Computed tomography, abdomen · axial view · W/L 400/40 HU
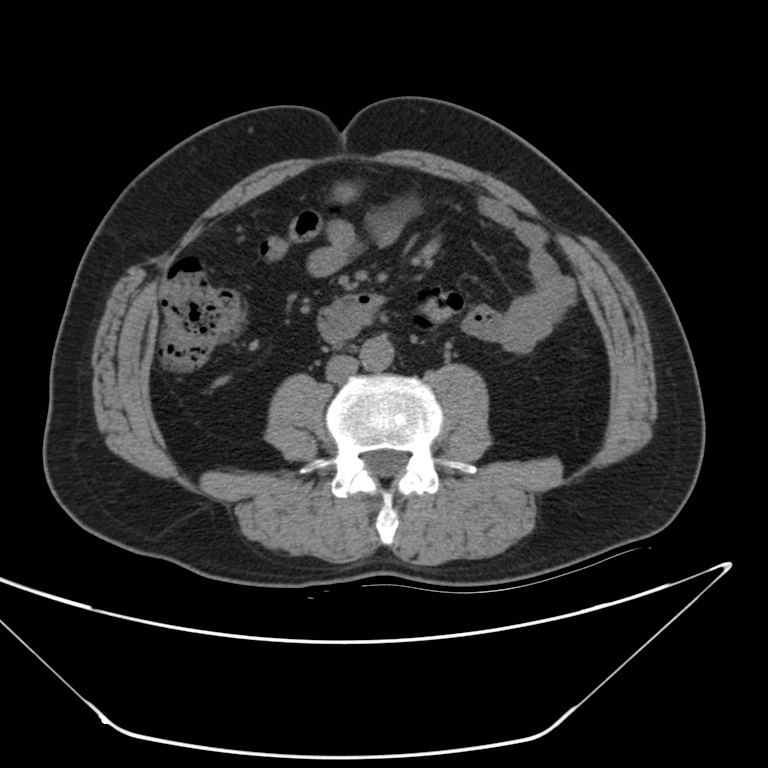
{"organs":{"aorta":[360,336,394,371],"inferior vena cava":[325,357,355,381],"duodenum":[318,295,379,342]}}
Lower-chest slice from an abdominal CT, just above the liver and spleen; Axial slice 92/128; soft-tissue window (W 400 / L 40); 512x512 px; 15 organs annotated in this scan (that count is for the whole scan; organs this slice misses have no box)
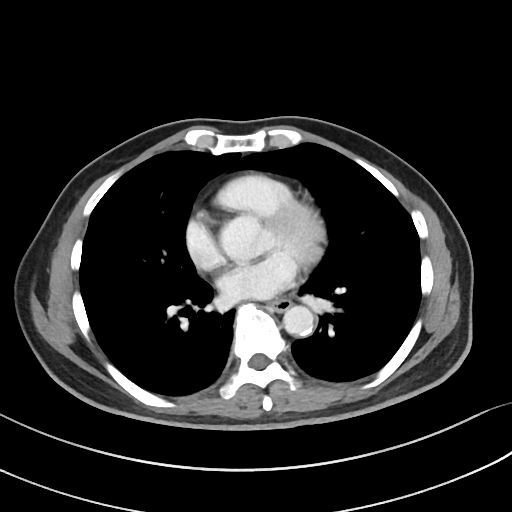

Of the structures in the chest, this dataset labels only the esophagus, the aorta and the inferior vena cava; the heart and lungs have no label.
{"organs":{"aorta":[283,305,313,335],"esophagus":[269,300,290,311]}}
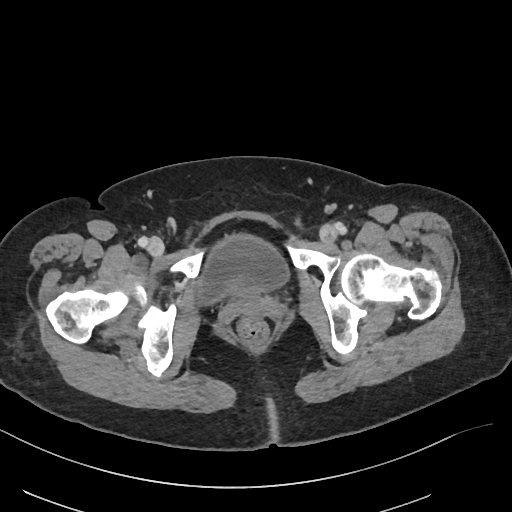 Abdominal CT · axial view · soft-tissue window (W 400 / L 40) · 512x512 px · 15 organs annotated in this scan (counted over the whole 3D scan, not this slice; an organ is boxed only where this slice passes through it)
<organs><organ name="bladder" x1="195" y1="233" x2="290" y2="306"/></organs>
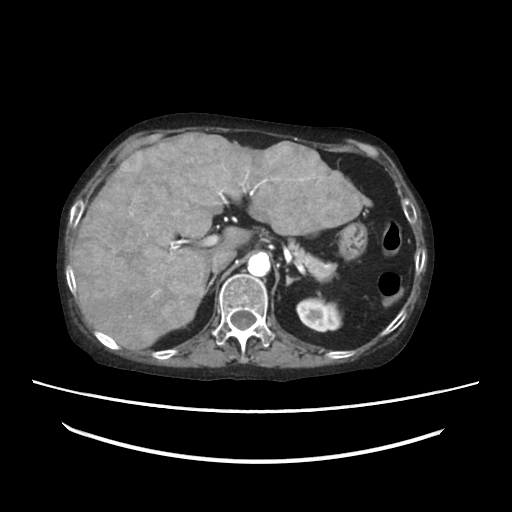 CT abdomen — axial plane, index 65 — 512x512 px
Organ boxes in pixel coordinates; each row gives the top-left (x1, y1) and bottom-right (x2, y2) corners.
| organ | x1 | y1 | x2 | y2 |
|---|---|---|---|---|
| left kidney | 297 | 300 | 342 | 331 |
| liver | 71 | 133 | 367 | 350 |
| stomach | 338 | 224 | 364 | 261 |
| aorta | 247 | 254 | 271 | 276 |
| inferior vena cava | 211 | 250 | 236 | 274 |
| pancreas | 289 | 240 | 336 | 280 |
| right adrenal gland | 205 | 273 | 217 | 293 |
| left adrenal gland | 285 | 269 | 300 | 283 |
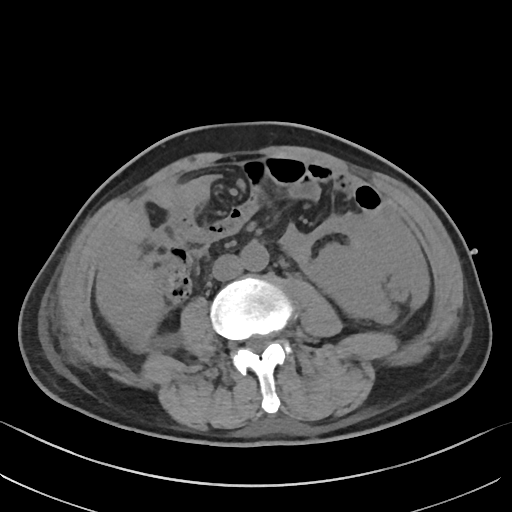 CT abdomen · axial view · 512x512 px
Boxes: x1 y1 x2 y2 (pixel coords, space-separated).
Organ bounding boxes:
- inferior vena cava: 212 254 242 280
- aorta: 240 242 268 271
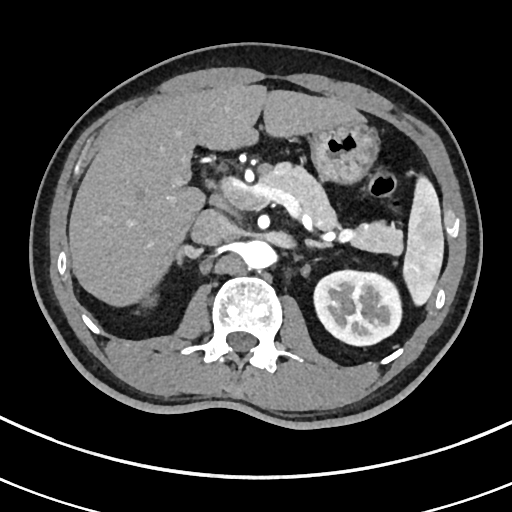 Computed tomography, abdomen — axial plane, index 146 — W/L 400/40 HU
{"organs":{"aorta":[241,240,274,269],"left kidney":[314,270,401,345],"stomach":[310,124,377,183],"spleen":[403,176,443,305],"left adrenal gland":[305,238,331,247],"right kidney":[142,294,157,308],"inferior vena cava":[191,210,234,245],"right adrenal gland":[175,244,201,264],"pancreas":[260,162,402,255],"liver":[69,84,365,306]}}
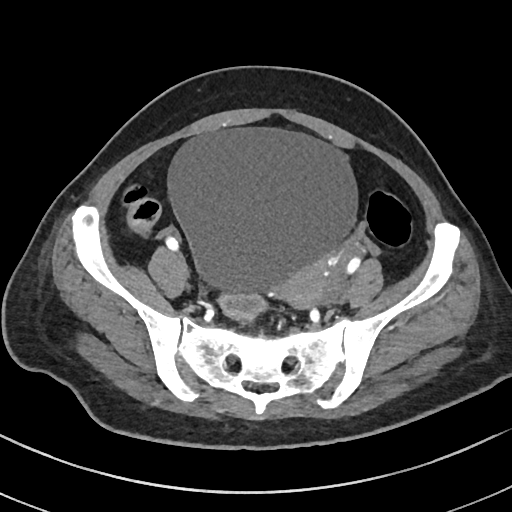

CT, abdomen/pelvis. Axial slice 59/191. SOMATOM Force scanner
Organ boxes in pixel coordinates; each row gives the top-left (x1, y1) and bottom-right (x2, y2) corners.
| organ | x1 | y1 | x2 | y2 |
|---|---|---|---|---|
| prostate/uterus | 279 | 259 | 330 | 308 |
| bladder | 165 | 129 | 357 | 293 |
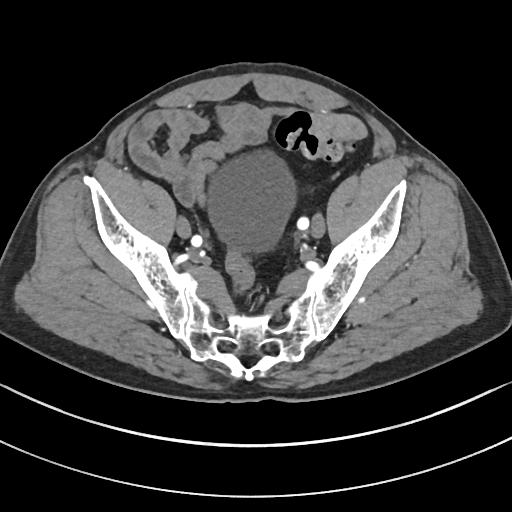
CT abdomen — Axial slice 48/280 — 512x512 px
Each box given as x1,y1,x2,y2.
Organ bounding boxes:
- bladder: x1=207, y1=155, x2=293, y2=250
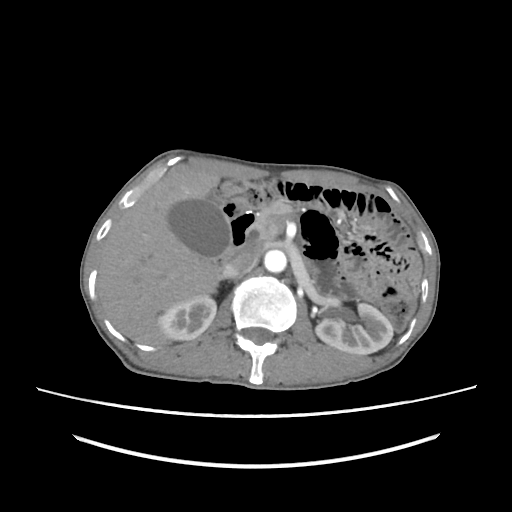
CT, abdomen/pelvis; axial view; soft-tissue window (W 400 / L 40); 512x512 px; 15 organs annotated in this scan (counted over the whole 3D scan, not this slice; an organ is boxed only where this slice passes through it)
Box edges are left/top/right/bottom in pixels.
right kidney: left=158, top=295, right=216, bottom=340
left kidney: left=315, top=303, right=393, bottom=354
gall bladder: left=168, top=199, right=228, bottom=257
liver: left=97, top=174, right=220, bottom=345
aorta: left=264, top=249, right=287, bottom=272
inferior vena cava: left=222, top=246, right=259, bottom=277
pancreas: left=252, top=202, right=293, bottom=242
duodenum: left=216, top=211, right=255, bottom=263
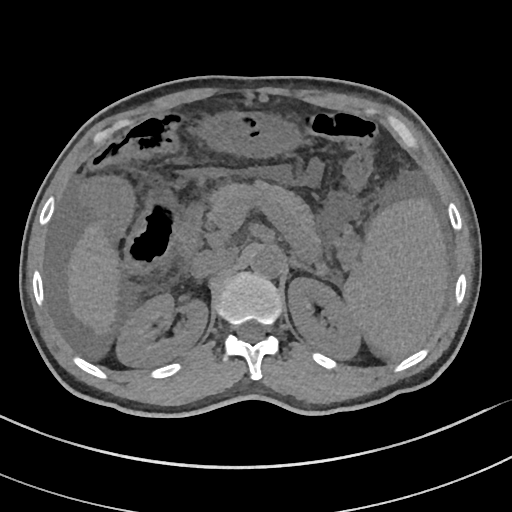 CT abdomen; Axial slice 147/206
Bounding boxes as [x1, y1, x2, y2] in pixel coordinates. 10 labeled organs on this slice — spleen at [342, 198, 447, 359]; right kidney at [116, 293, 208, 366]; left kidney at [288, 277, 361, 359]; liver at [68, 223, 120, 334]; stomach at [194, 111, 300, 157]; aorta at [250, 246, 283, 277]; inferior vena cava at [191, 249, 235, 278]; pancreas at [198, 182, 321, 253]; left adrenal gland at [291, 256, 313, 273]; duodenum at [174, 203, 204, 256].
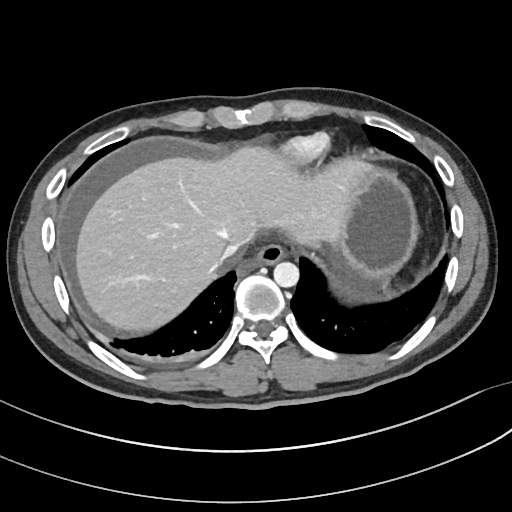 Computed tomography, abdomen. Axial slice 220/251
{"organs":{"esophagus":[250,243,284,266],"liver":[75,146,363,332],"stomach":[333,163,419,279],"aorta":[273,262,299,287],"inferior vena cava":[222,243,240,259]}}
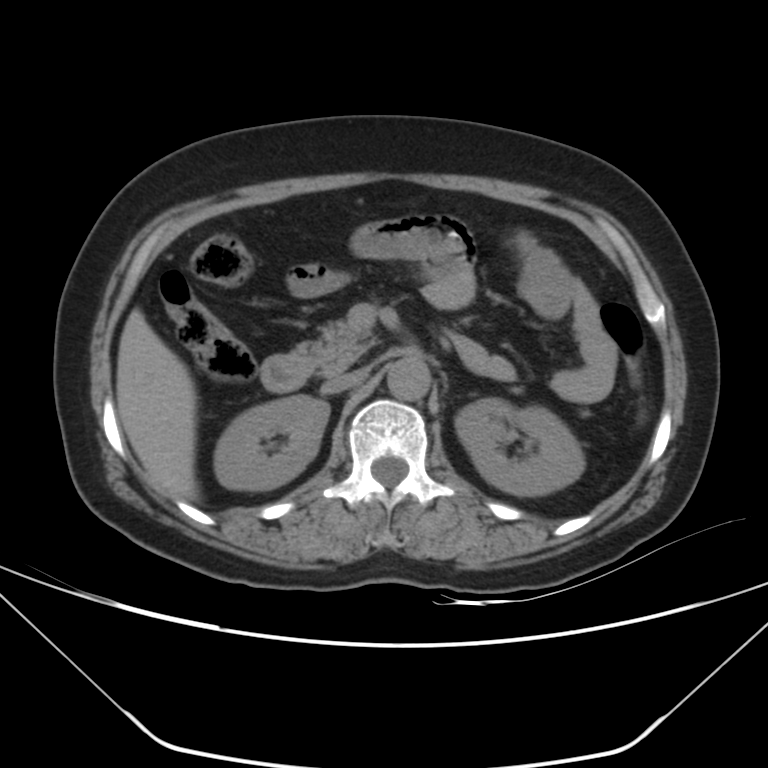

Exercise: Since the pictures are not wanted, write out the rest of the data exactly as it reads.

Exercise result:
Computed tomography, abdomen · axial view · W/L 400/40 HU
{"organs":{"aorta":[360,336,394,371],"inferior vena cava":[325,357,355,381],"duodenum":[318,295,379,342]}}
Lower-chest slice from an abdominal CT, just above the liver and spleen; Axial slice 92/128; soft-tissue window (W 400 / L 40); 512x512 px; 15 organs annotated in this scan (that count is for the whole scan; organs this slice misses have no box)

Of the structures in the chest, this dataset labels only the esophagus, the aorta and the inferior vena cava; the heart and lungs have no label.
{"organs":{"aorta":[283,305,313,335],"esophagus":[269,300,290,311]}}
 Abdominal CT · axial view · soft-tissue window (W 400 / L 40) · 512x512 px · 15 organs annotated in this scan (counted over the whole 3D scan, not this slice; an organ is boxed only where this slice passes through it)
<organs><organ name="bladder" x1="195" y1="233" x2="290" y2="306"/></organs>
 CT abdomen — axial plane, index 65 — 512x512 px
Organ boxes in pixel coordinates; each row gives the top-left (x1, y1) and bottom-right (x2, y2) corners.
| organ | x1 | y1 | x2 | y2 |
|---|---|---|---|---|
| left kidney | 297 | 300 | 342 | 331 |
| liver | 71 | 133 | 367 | 350 |
| stomach | 338 | 224 | 364 | 261 |
| aorta | 247 | 254 | 271 | 276 |
| inferior vena cava | 211 | 250 | 236 | 274 |
| pancreas | 289 | 240 | 336 | 280 |
| right adrenal gland | 205 | 273 | 217 | 293 |
| left adrenal gland | 285 | 269 | 300 | 283 |
 CT abdomen · axial view · 512x512 px
Boxes: x1 y1 x2 y2 (pixel coords, space-separated).
Organ bounding boxes:
- inferior vena cava: 212 254 242 280
- aorta: 240 242 268 271
 Computed tomography, abdomen — axial plane, index 146 — W/L 400/40 HU
{"organs":{"aorta":[241,240,274,269],"left kidney":[314,270,401,345],"stomach":[310,124,377,183],"spleen":[403,176,443,305],"left adrenal gland":[305,238,331,247],"right kidney":[142,294,157,308],"inferior vena cava":[191,210,234,245],"right adrenal gland":[175,244,201,264],"pancreas":[260,162,402,255],"liver":[69,84,365,306]}}

CT, abdomen/pelvis. Axial slice 59/191. SOMATOM Force scanner
Organ boxes in pixel coordinates; each row gives the top-left (x1, y1) and bottom-right (x2, y2) corners.
| organ | x1 | y1 | x2 | y2 |
|---|---|---|---|---|
| prostate/uterus | 279 | 259 | 330 | 308 |
| bladder | 165 | 129 | 357 | 293 |
CT abdomen — Axial slice 48/280 — 512x512 px
Each box given as x1,y1,x2,y2.
Organ bounding boxes:
- bladder: x1=207, y1=155, x2=293, y2=250
CT, abdomen/pelvis; axial view; soft-tissue window (W 400 / L 40); 512x512 px; 15 organs annotated in this scan (counted over the whole 3D scan, not this slice; an organ is boxed only where this slice passes through it)
Box edges are left/top/right/bottom in pixels.
right kidney: left=158, top=295, right=216, bottom=340
left kidney: left=315, top=303, right=393, bottom=354
gall bladder: left=168, top=199, right=228, bottom=257
liver: left=97, top=174, right=220, bottom=345
aorta: left=264, top=249, right=287, bottom=272
inferior vena cava: left=222, top=246, right=259, bottom=277
pancreas: left=252, top=202, right=293, bottom=242
duodenum: left=216, top=211, right=255, bottom=263
 CT abdomen; Axial slice 147/206
Bounding boxes as [x1, y1, x2, y2] in pixel coordinates. 10 labeled organs on this slice — spleen at [342, 198, 447, 359]; right kidney at [116, 293, 208, 366]; left kidney at [288, 277, 361, 359]; liver at [68, 223, 120, 334]; stomach at [194, 111, 300, 157]; aorta at [250, 246, 283, 277]; inferior vena cava at [191, 249, 235, 278]; pancreas at [198, 182, 321, 253]; left adrenal gland at [291, 256, 313, 273]; duodenum at [174, 203, 204, 256].
 Computed tomography, abdomen. Axial slice 220/251
{"organs":{"esophagus":[250,243,284,266],"liver":[75,146,363,332],"stomach":[333,163,419,279],"aorta":[273,262,299,287],"inferior vena cava":[222,243,240,259]}}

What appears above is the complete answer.